O roteiro já se naturalizou e é cumprido fielmente, semestre após semestre, por jovens ingressantes em universidades públicas Brasil a fora. Como nos permitimos aceitar e reproduzir tais tradições? Uma performance que perpetua contrastes sociais a ignorância coletiva, o ópio da nossa hipocrisia. 

Em Varginha, no semáforo da principal avenida do centro, rapazes e moças, recém aprovados no ensino superior público, celebram sua conquista pedindo uma "esmolinha". Os colegas os despojam dos sapatos, os garotos ficam sem camiseta e todos têm os rostos e os braços pichados por tinta ou ovo e farinha. Dividem espaço com aqueles que pedem esmola por uma carência real, prática, que contraria a carência que os filhos da abundância têm, que é de sentido. Divertem-se e demonstram muito prazer na brincadeira, que na sua ingenuidade reflete nossa desumanidade. 

Como pedagogo, com a indignação domesticada, corroboro para que o rapaz que estudará física na maior universidade do país chegue ao ensino superior ignorando o seu redor e sambando na cara da sociedade, intervenção urbana, que é o espetáculo do fracasso da nossa educação. A Física, ciência que estuda a natureza e seus fenômenos, procura a compreensão científica dos comportamentos naturais e gerais do mundo em torno de nós, das mínimas partículas ao universo como um todo. Certamente esse rapaz domina muito bem a linguagem matemática, o instrumento científico fundamental da física, mas não compreende a desigualdade social, o "fenômeno" que nas periferias faz barracos desafiarem a gravidade, que entre várias outras tragédias, faz a população carcerária do Brasil ser a 3ª maior do mundo. Português, Matemática, História, Geografia, e todas as outras, fracassam geração após geração, não fazendo entender o contexto da aplicação de suas matérias. 

Por que tal trote que passam e se sujeitam a passar não pode ser mais criativo? Se não optam por doar sangue nem investir parte do tempo em uma atividade comunitária qualquer, por que não realizam uma atividade artística ou cultural dentro da própria escola ou universidade? Se a razão de ser do trote é expor os futuros universitários a uma situação humilhante, porque não os colocam para cantar, dançar ou representar, mesmo que não saibam fazer isso? Ou por que não pedem esmolas dentro de suas futuras universidades, lugares onde os pobres de verdade não podem entrar?
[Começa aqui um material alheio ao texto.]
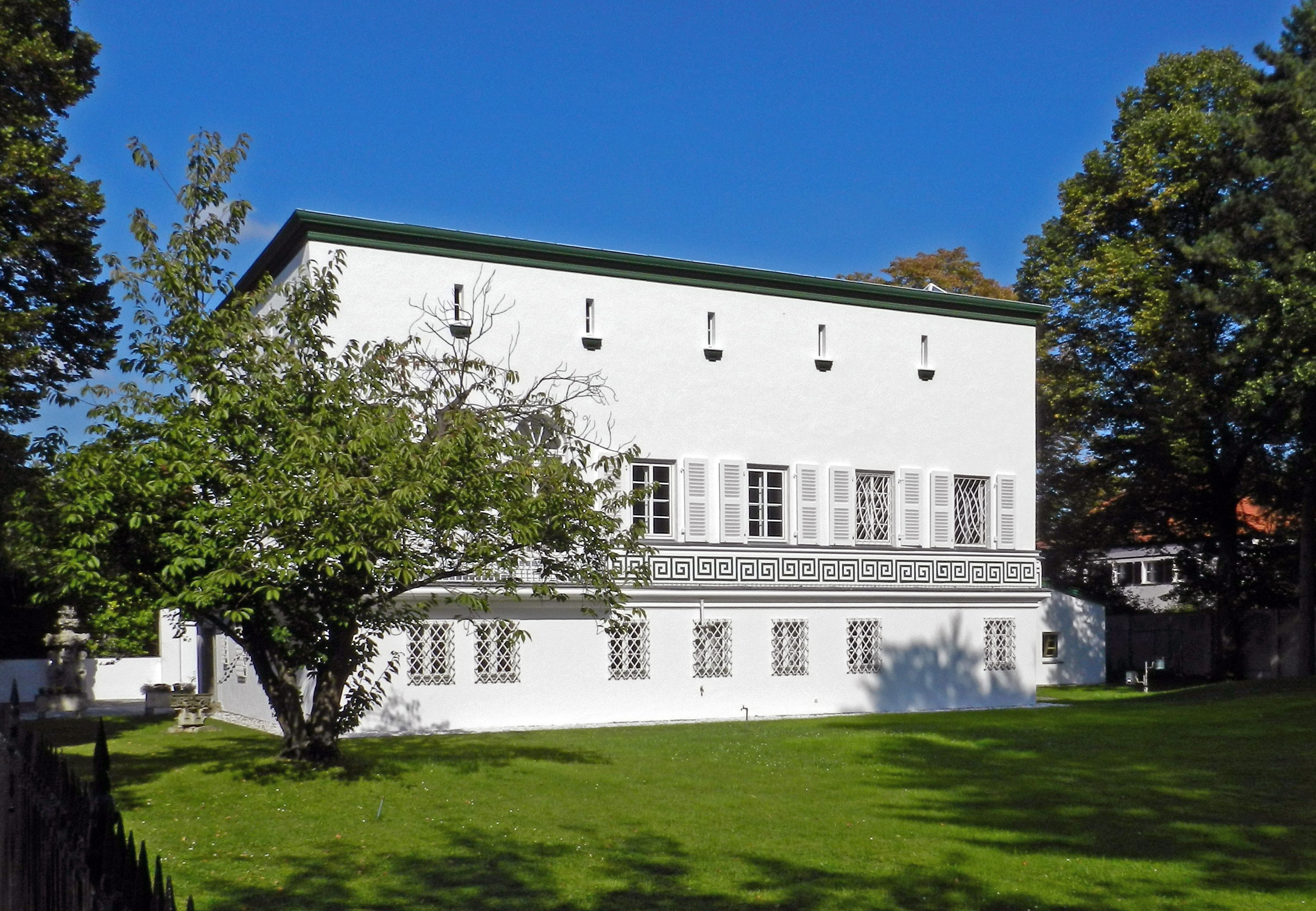 Landhaus, Binger Straße 51/52, Berlin-Wilmersorf. Bauzeit: 1924-25, Architekten: Pauk Mebes, Paul Emmerich, Bauherr: Geheimrat Hans Riese.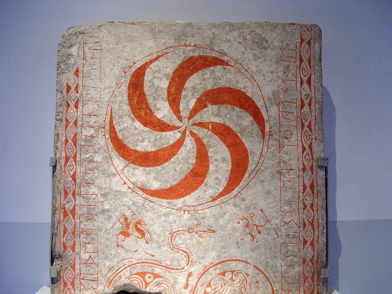 Bildstein (G 264) im Museum Fornsalen, Visby (Gotland).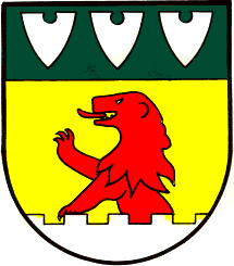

Por que, meu deus, esses trotes não podem ter uma conotação política, com críticas e reivindicações? 

O clique touch screen na tela do celular para gravar o rito de passagem faz uma fotografia da nossa pobreza social: o jovem de classe mais favorecida, que cursou o ensino regular em escolas particulares, inquestionavelmente melhores que as públicas, ingressa no ensino superior em universidades públicas, inquestionavelmente melhores que as particulares. 

Se querem "brincar de pobre" me permito sugerir duas opções como alternativa a ir para o semáforo. 

1ª: levem um pobre de verdade para 'brincar de rico", ao menos por um dia que seja. Banho, roupa nova, um tour pelo comércio para umas comprinhas, cinema, uma noite em alguma boate classe A...

2ª: pouco mais ousada, e por isso mesmo, gosto mais: pegar um por um dos príncipes e princesas boa pinta que estão tirando onda de pobre, tirar os seus celulares, dinheiro e documentos, soltá-los numa periferia, às dez horas da noite, para vê-los se virar em um ambiente adverso ao habitual conforto de seus bairros-condomínio.

Mas reconheço, de nada adianta toda essa ladainha. As semanas vão passar, mais jovens, os ricos e os "nova classe média", que por sua vez merece uma reflexão a parte, confirmarão resultados positivos e o semáforo da Avenida Rio Branco será palco para eles. O que preocupa é que a ignorância social dessa juventude anuncia nosso futuro: pessoas ocupando cargos no poder, políticos, diretores de universidades, juízes, administradores de hospitais e pior, muitíssimo pior, nas escolas ensinando nossos filhos, sobrinhos e netos. 

E claro, esse futuro já é presente, não precisa esforço para observar o perfil de muitas pessoas que estão em destaque aqui em Varginha ou em qualquer canto do país. É fácil constatar que muitos deles foram nonsenses que anos atrás pediam esmola nos sinais.